Information provided START

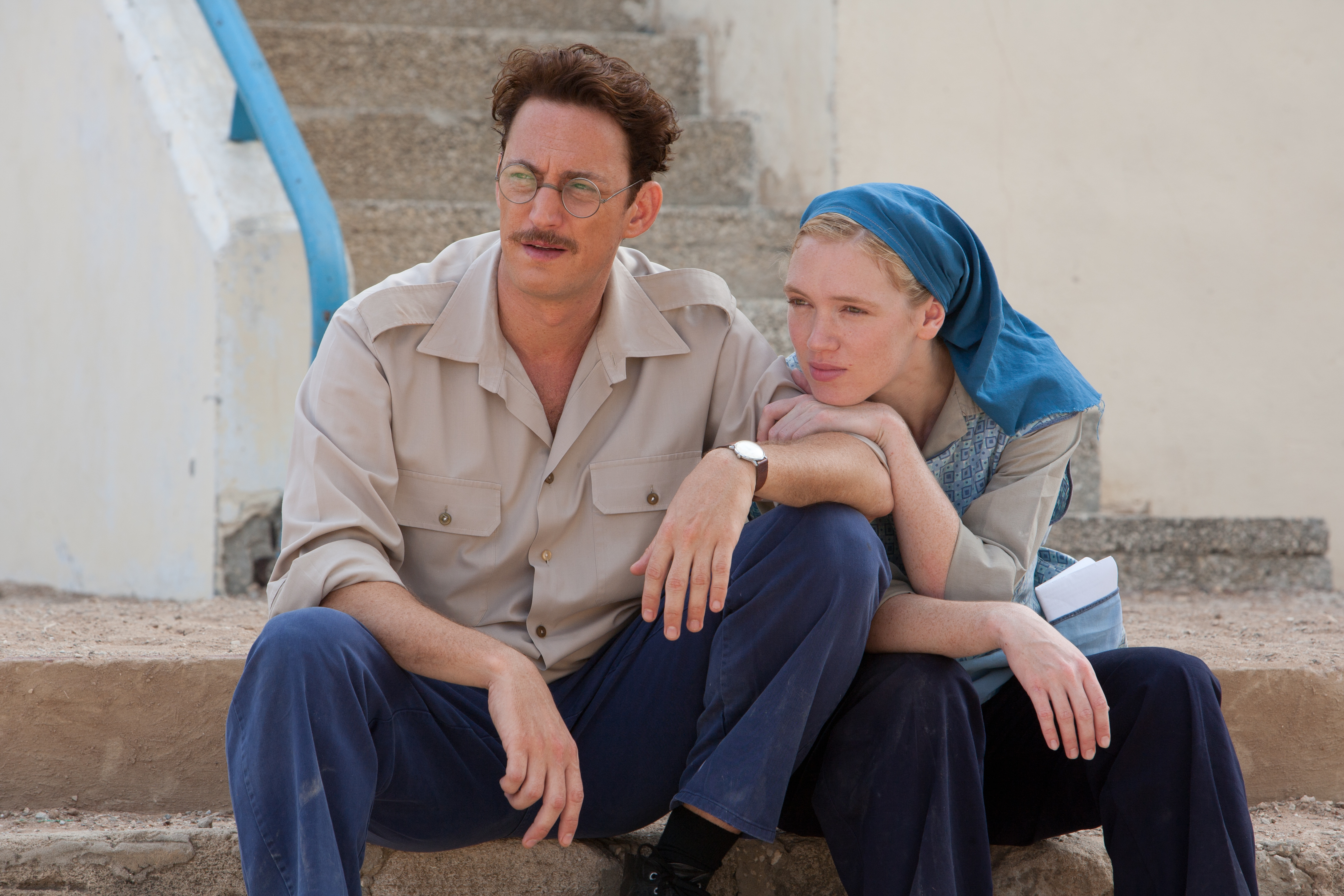 אלונה איב ויחזקאל לזרוב בסרטה של דינה צבי ריקליס ברקיע החמישי
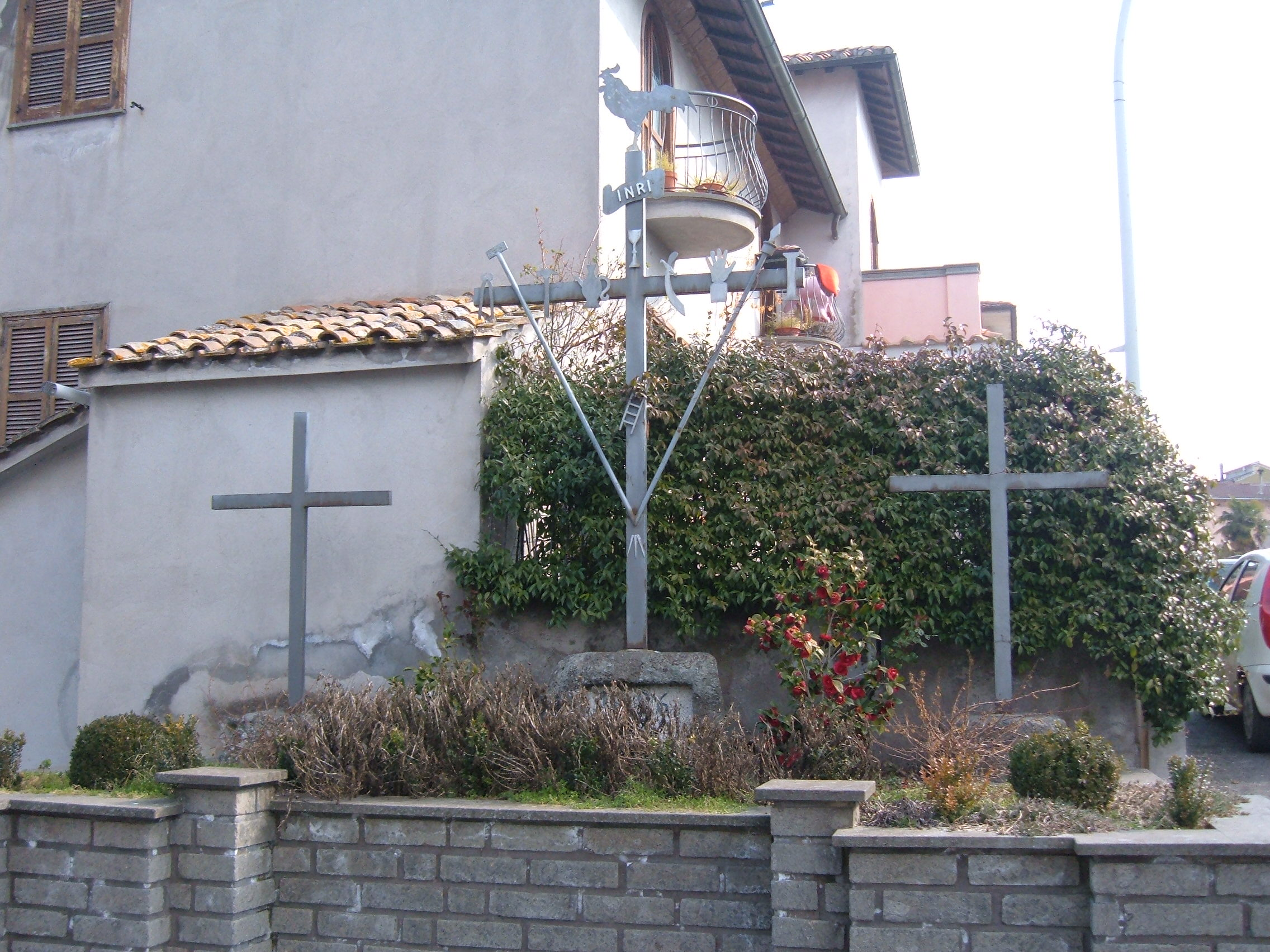 Le tre croci della frazione Tre Croci nel comune di Vetralla (VT).
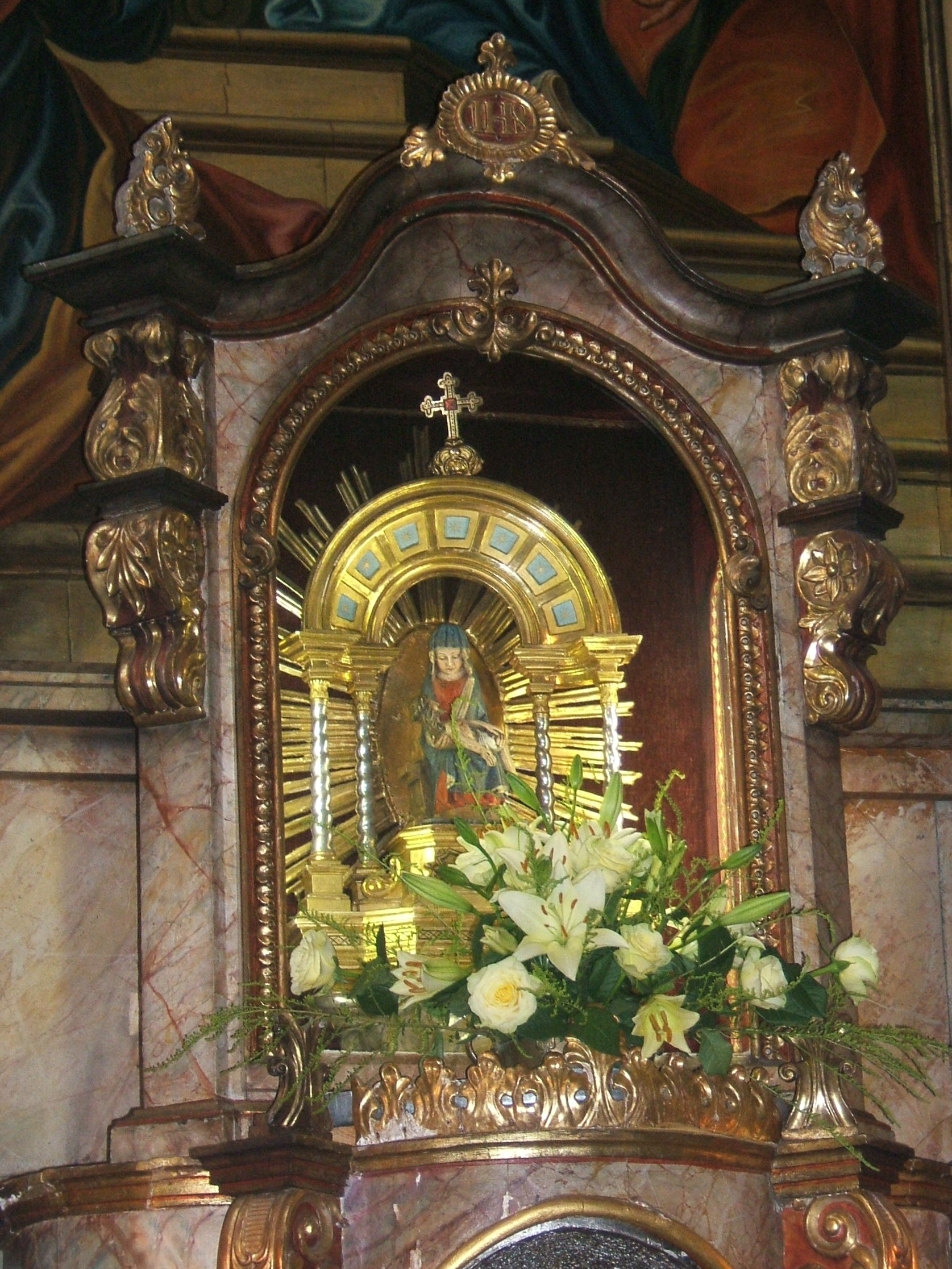 Gnadenbild aus dem 13. Jahrhundert im linken Seitenaltar der Klosterkirche Mariabuchen.
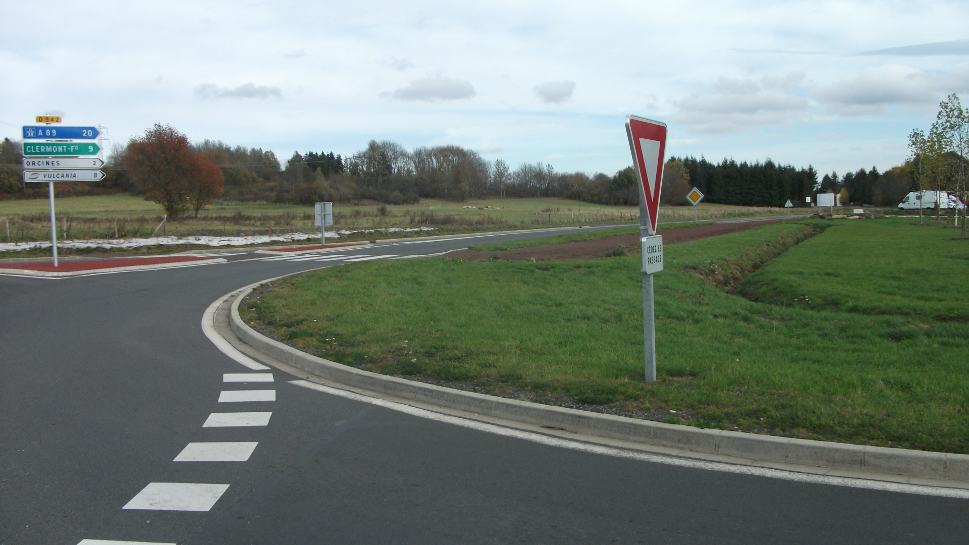 La RD 942 en direction de A 89 (20 km), Clermont-Ferrand (9 km), Orcines (2 km), Vulcania (8 km) Ensemble de panneaux implantés en 2009 ou 2010 Franche-Comté signaux 2009, suite à la création d'un carrefour giratoire.
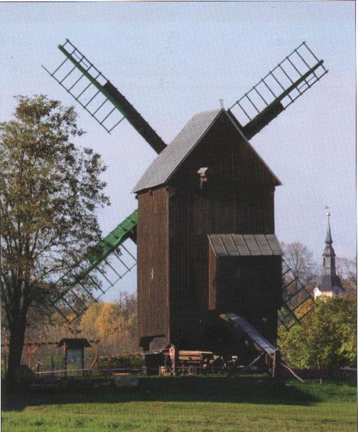 Bockwindmühle in Lebusa, Deutschland.
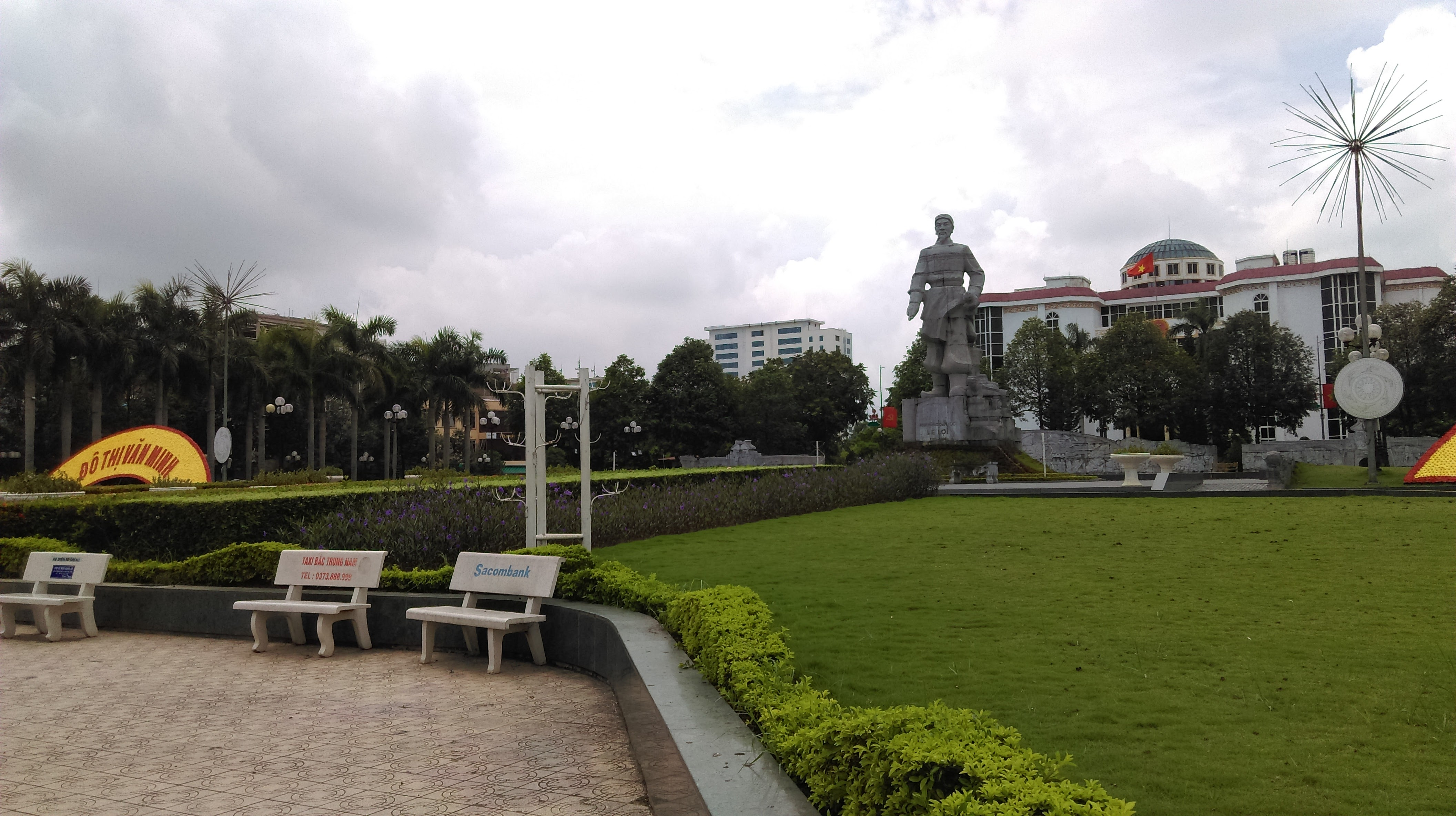 Tượng đài Lê Lợi, Lam Sơn, Thanh Hóa
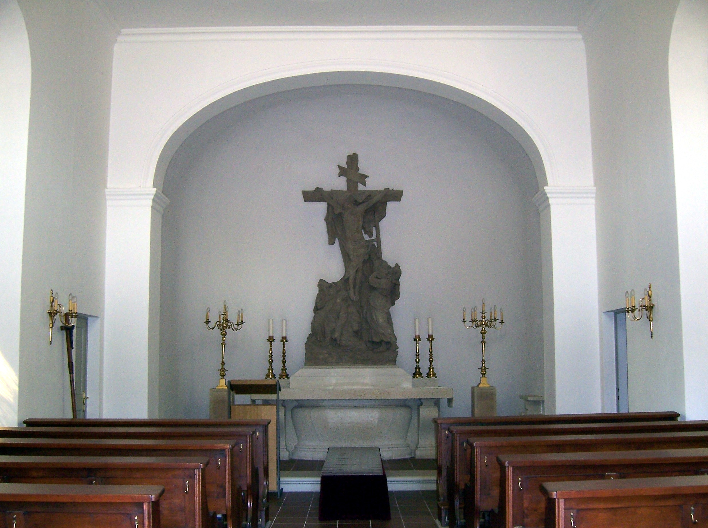 Kreuzigungsgruppe von Balthasar Permoser. Ursprünglich für sein Grab konzipiert, befindet sie sich heute aus Witterungsgründen in der Friedhofskapelle des Alten Katholischen Friedhofs in Dresden.
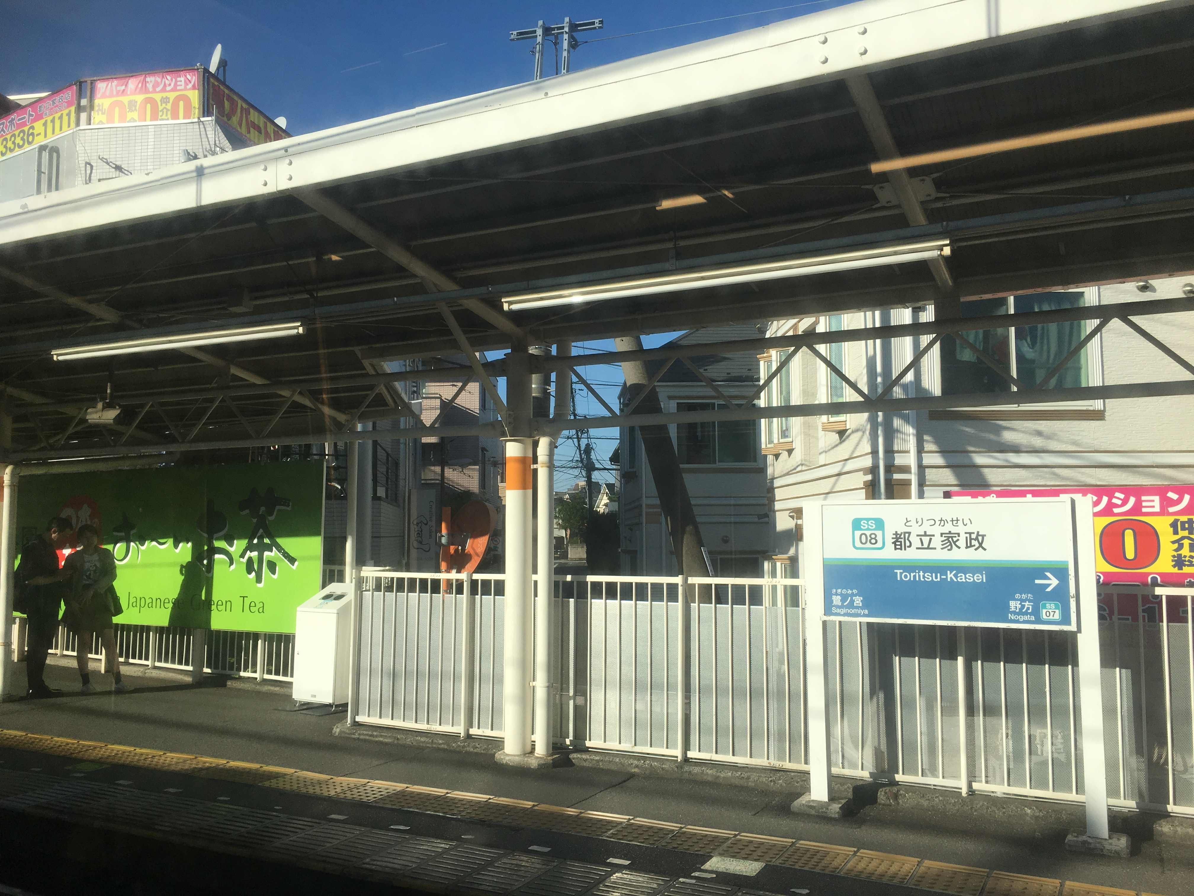 都立家政駅のホーム (Toritsu-Kasei Station platform)
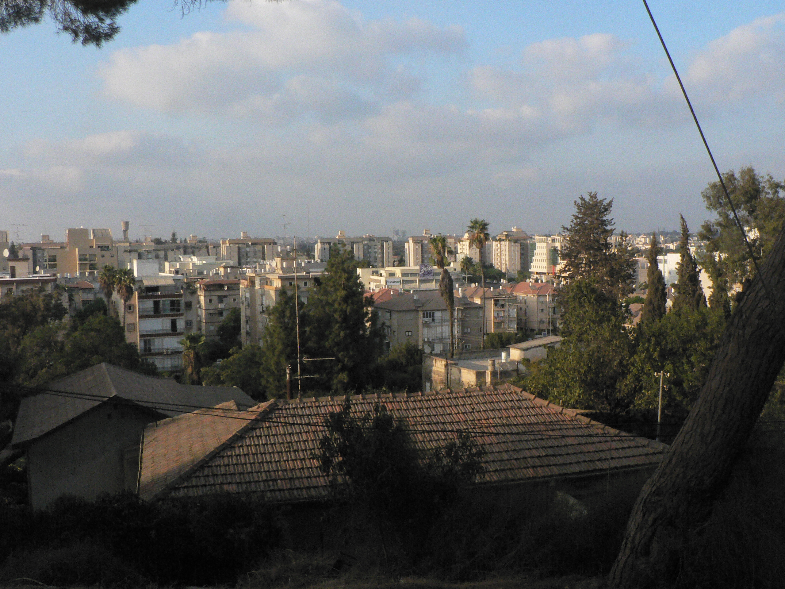 Ness Ziona נס ציונה
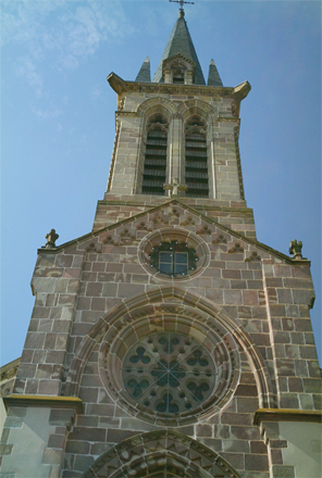 Eglise de Fontenoy-la-joute
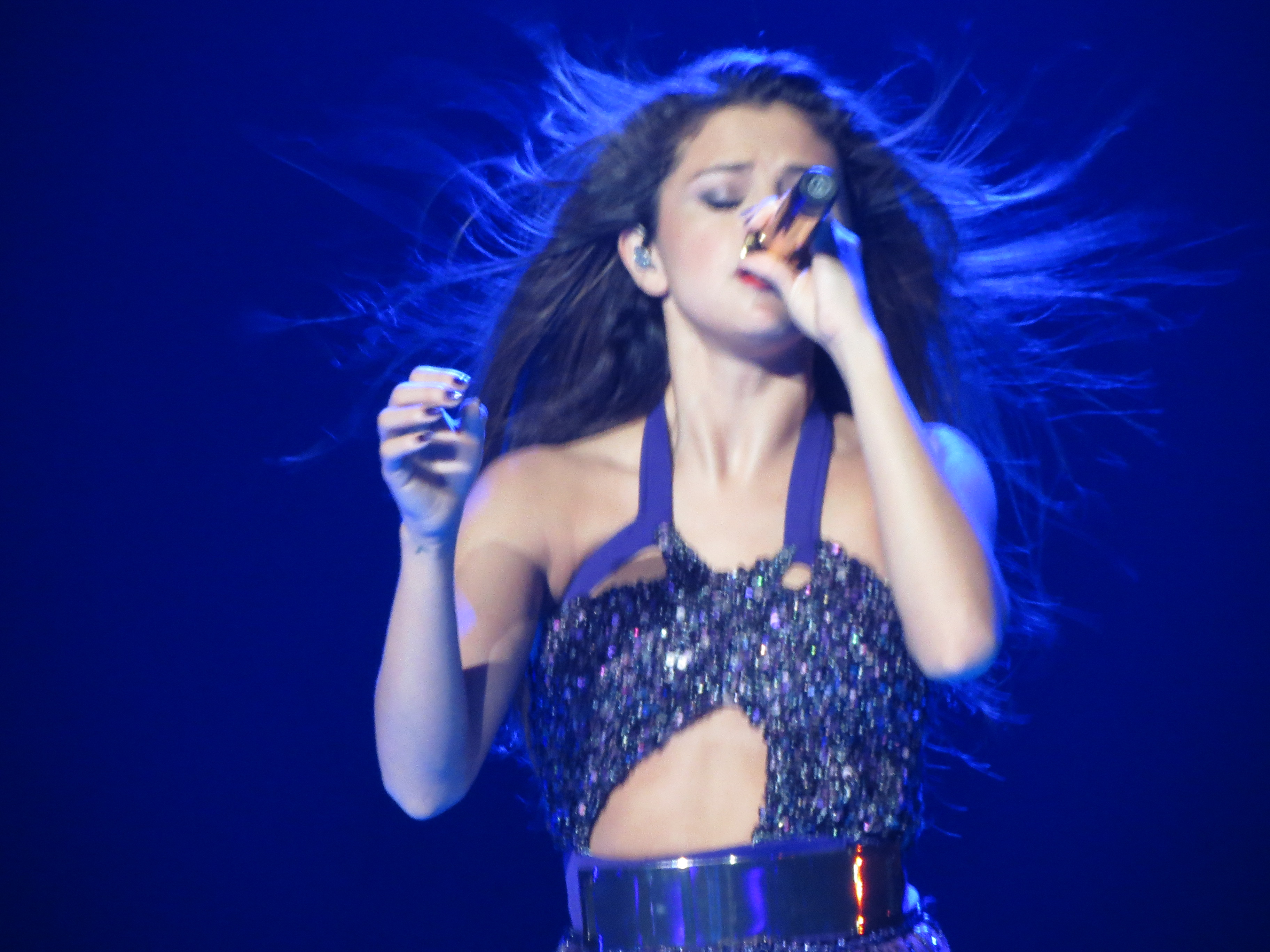 Selena Gomez StarsDance Nov 2013 San Diego, CA
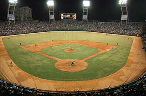 Estadio Latinoamericano de Cuba.
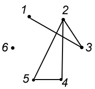 (2,5,1,4,3,6)的置換圖.
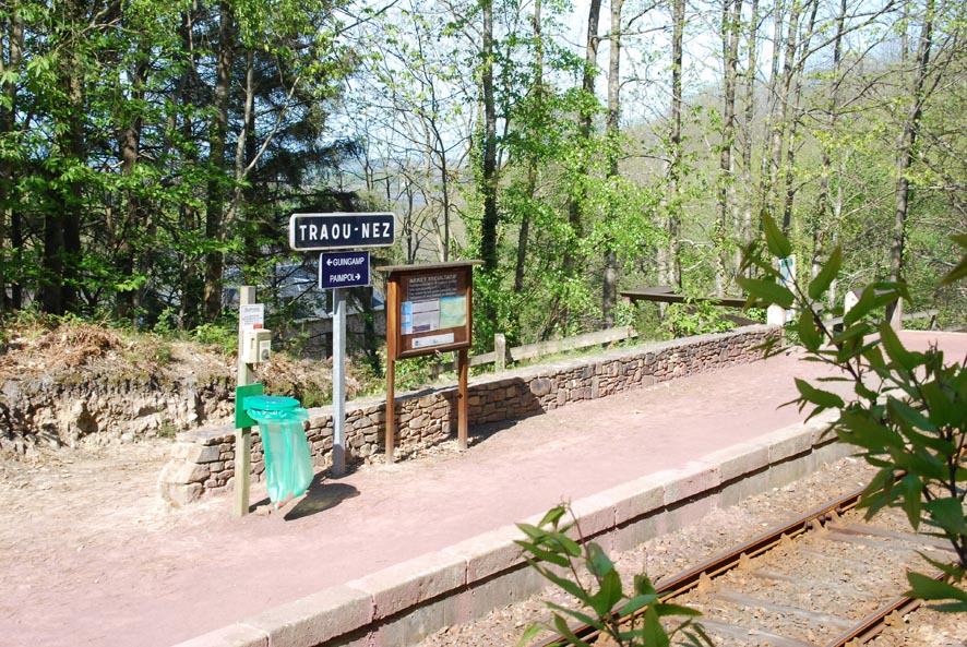 Ti-gar Traou-nez.

Information provided END

Problem
Please repeat every record above exactly, leaving the pictures out.

Expected answer
 אלונה איב ויחזקאל לזרוב בסרטה של דינה צבי ריקליס ברקיע החמישי
 Le tre croci della frazione Tre Croci nel comune di Vetralla (VT).
 Gnadenbild aus dem 13. Jahrhundert im linken Seitenaltar der Klosterkirche Mariabuchen.
 La RD 942 en direction de A 89 (20 km), Clermont-Ferrand (9 km), Orcines (2 km), Vulcania (8 km) Ensemble de panneaux implantés en 2009 ou 2010 Franche-Comté signaux 2009, suite à la création d'un carrefour giratoire.
 Bockwindmühle in Lebusa, Deutschland.
 Tượng đài Lê Lợi, Lam Sơn, Thanh Hóa
 Kreuzigungsgruppe von Balthasar Permoser. Ursprünglich für sein Grab konzipiert, befindet sie sich heute aus Witterungsgründen in der Friedhofskapelle des Alten Katholischen Friedhofs in Dresden.
 都立家政駅のホーム (Toritsu-Kasei Station platform)
 Ness Ziona נס ציונה
 Eglise de Fontenoy-la-joute
 Selena Gomez StarsDance Nov 2013 San Diego, CA
 Estadio Latinoamericano de Cuba.
 (2,5,1,4,3,6)的置換圖.
 Ti-gar Traou-nez.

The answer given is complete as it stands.